Please print the full listing below exactly, but not the pictures in it.
Material supplied: Begin
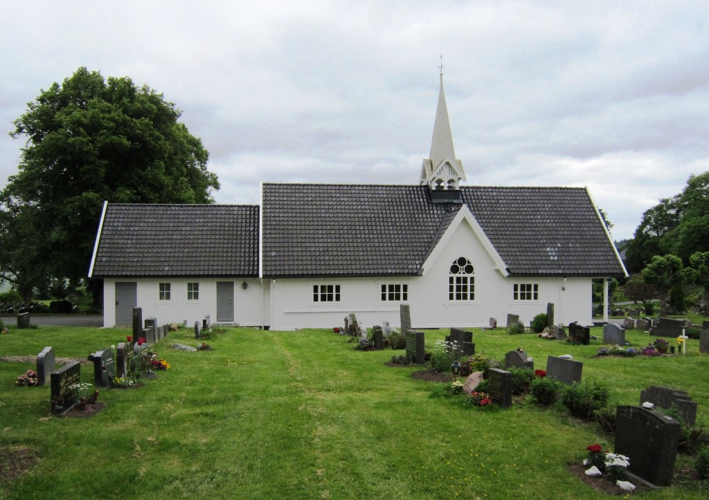 Nybo kapell, Sandefjord
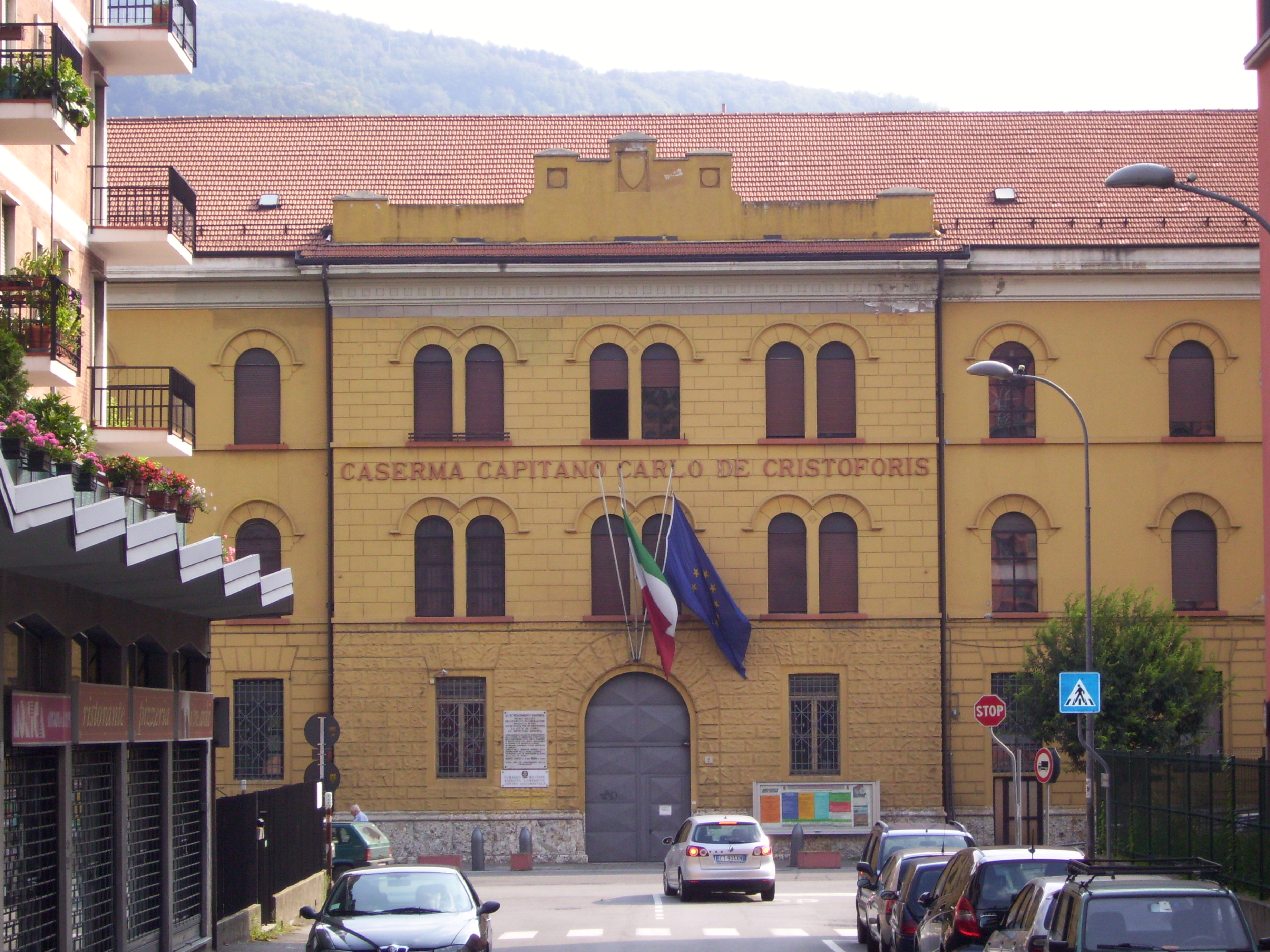 La Caserma De Cristoforis, dedicata ad un combattente garibaldino
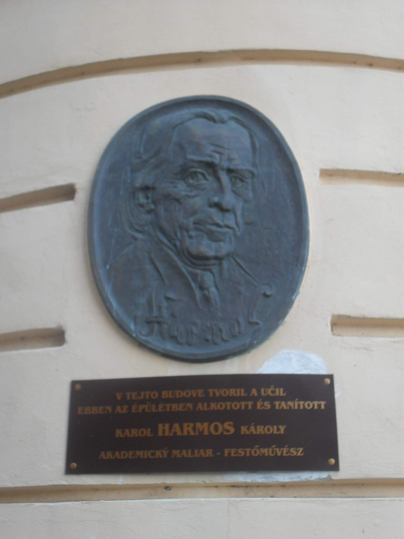 Komárom - Harmos Károly emléktáblája a Duna Menti Múzeum falán
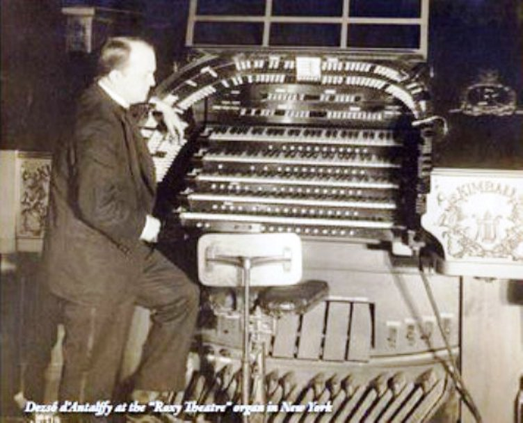 Antalffy-Zsiross Dezső New Yorkban
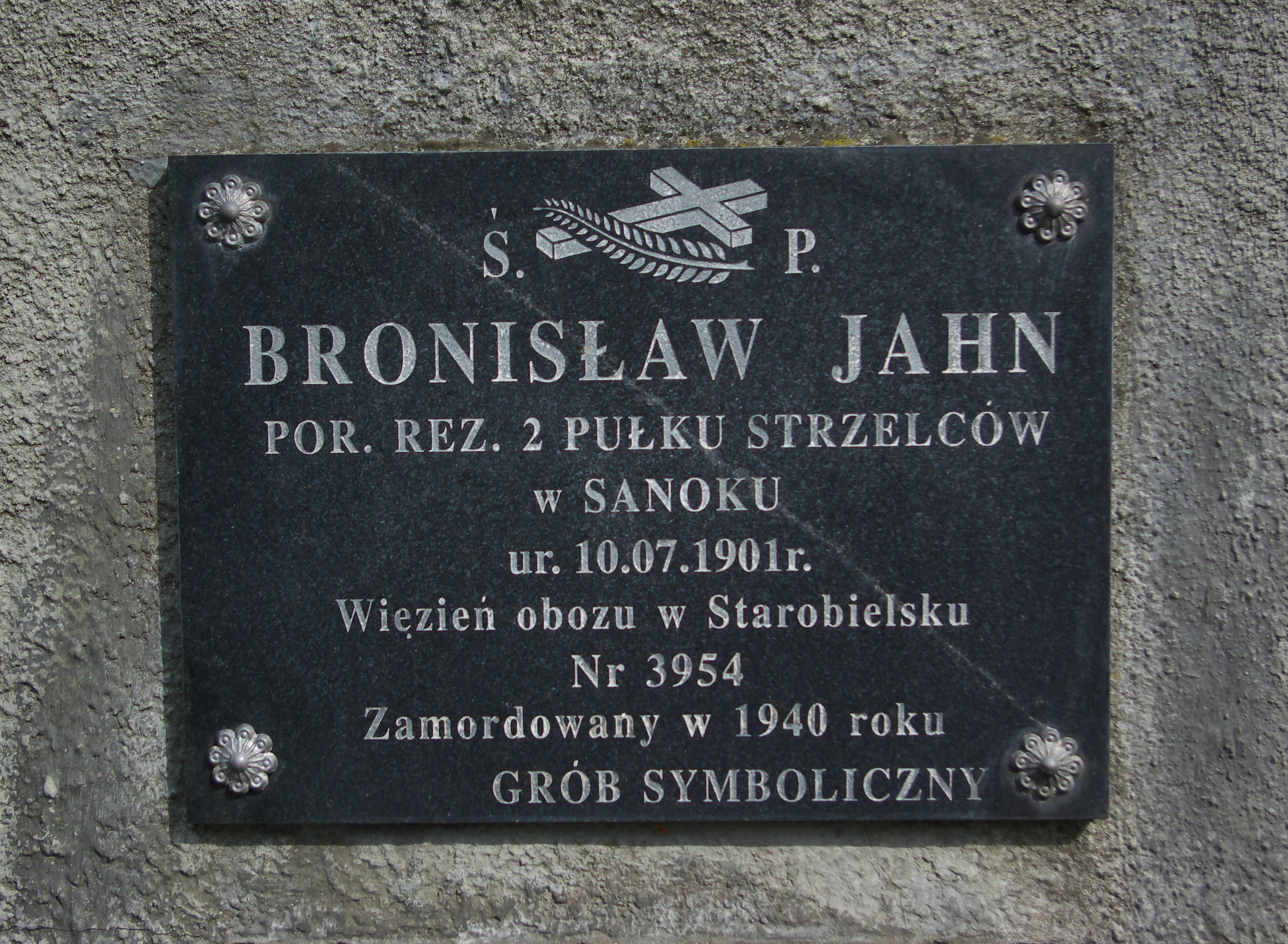 Grobowiec rodziny Jahn w części Matejki Cmentarza Centralnego w Sanoku. Bronisław Jahn
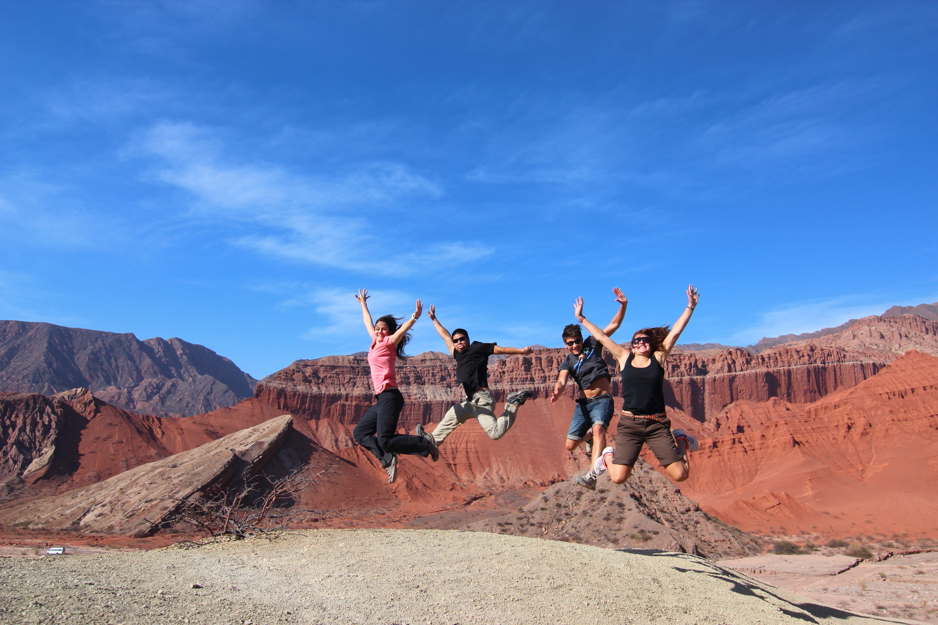 Quebrada de las Conchas, Salta (Argentinien).
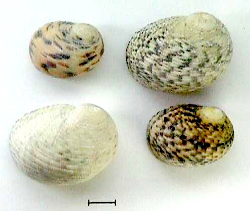 Nerita peloronta Linnaeus, 1758 colectadas en 1986 en Archipiélago Los Monjes, Dependencias Federales - Venezuela
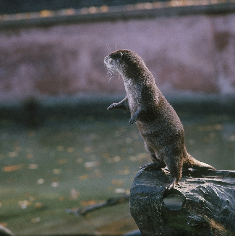 Original image description from the Deutsche Fotothek Fischotter (Lutra lutra)
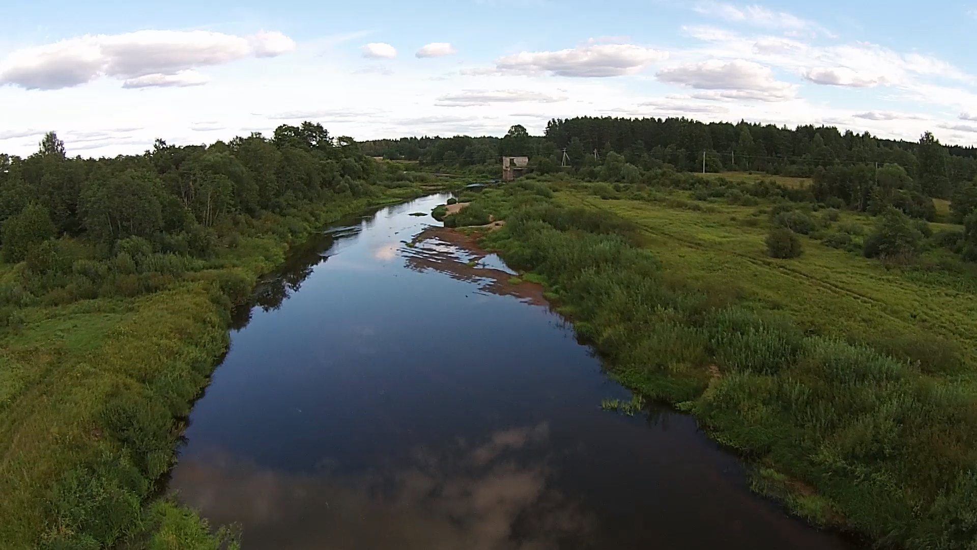 Река Медведица 3 (Тверская область)
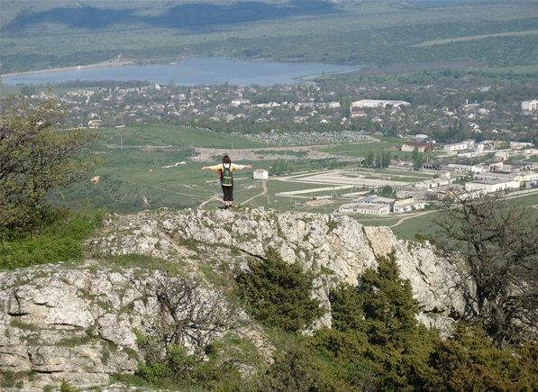 Вид с Агармыша на старокрымскую долину
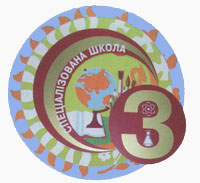 логотип
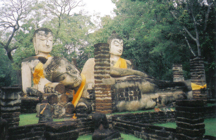 Wat Phra Keao in kamphaeng phet, Thailand
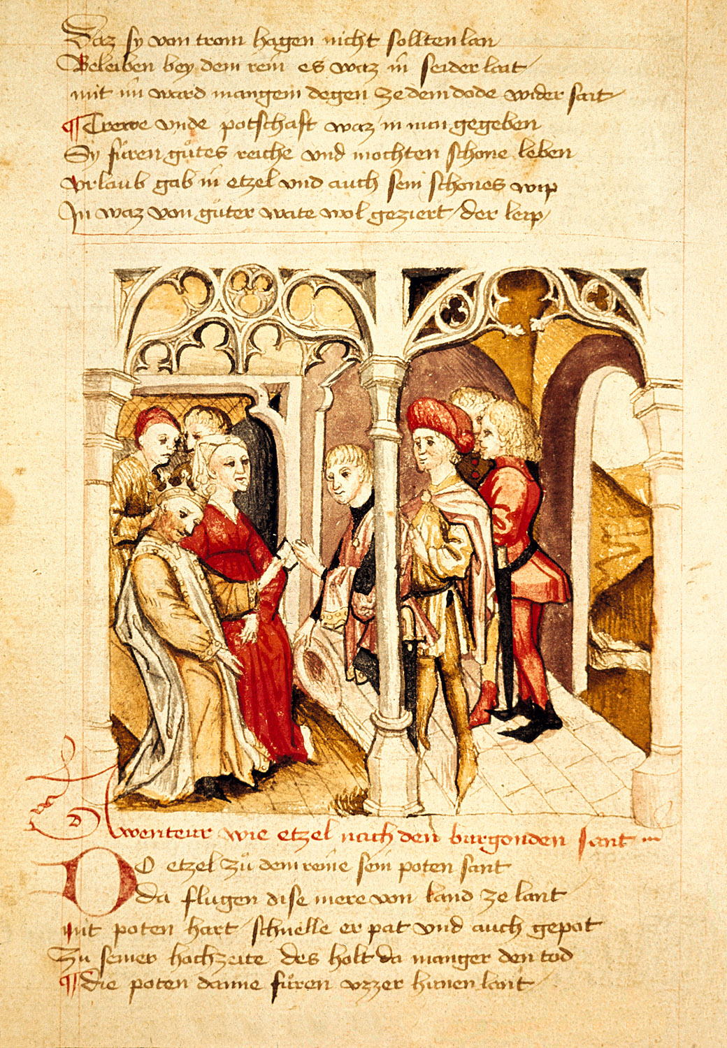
Material supplied: End
◆ Task answer
 Nybo kapell, Sandefjord
 La Caserma De Cristoforis, dedicata ad un combattente garibaldino
 Komárom - Harmos Károly emléktáblája a Duna Menti Múzeum falán
 Antalffy-Zsiross Dezső New Yorkban
 Grobowiec rodziny Jahn w części Matejki Cmentarza Centralnego w Sanoku. Bronisław Jahn
 Quebrada de las Conchas, Salta (Argentinien).
 Nerita peloronta Linnaeus, 1758 colectadas en 1986 en Archipiélago Los Monjes, Dependencias Federales - Venezuela
 Original image description from the Deutsche Fotothek Fischotter (Lutra lutra)
 Река Медведица 3 (Тверская область)
 Вид с Агармыша на старокрымскую долину
 логотип
 Wat Phra Keao in kamphaeng phet, Thailand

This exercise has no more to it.